= Tabae =

Ancient Turkish city

Tabae or Tabai (Τάβαι) was a city in ancient Caria, although, according to Strabo it was located in a plain in Phrygia on the boundaries of Caria. The place is now Tavas, near Kale, Denizli in Turkey; some inscriptions and numerous ancient remains have been found.

Stephanus Byzantius mentions two cities of this name, one in Lydia (which is conjectured to be Tabala), the other in Caria. Livy says that it was on the frontier of Pisidia towards the coast of the Gulf of Pamphylia. The town in question, however, some coins of which are extant, was one which claimed to have been founded by one Tabus. Others derive its name from tabi, which in Semitic languages means "good", and others from a native word taba, meaning "rock", which seems a probable derivation.

==History==

In 189 BC, the consul Gnaeus Manlius Vulso, having defeated the inhabitants who blocked his passage, exacted from Tabae a fine of 25 talents and 10,000 medimni of wheat.

==Bishopric==
Tabae was also the seat of a diocese, a suffragan of Stauropolis.

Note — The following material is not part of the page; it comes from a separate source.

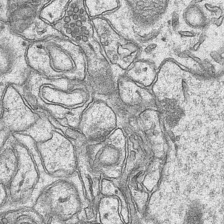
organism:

Three bishops of Tabae are known:

- Rufinus, present at the Council of Ephesus (431);
- Severus, at Constantinople (553);
- Basilius, at Nicæa (787).

The Notitiae Episcopatuum continue to mention the see among the suffragans of Stauropolis until the 13th century.

No longer a residential see, Tabae is included in the Catholic Church's list of titular sees.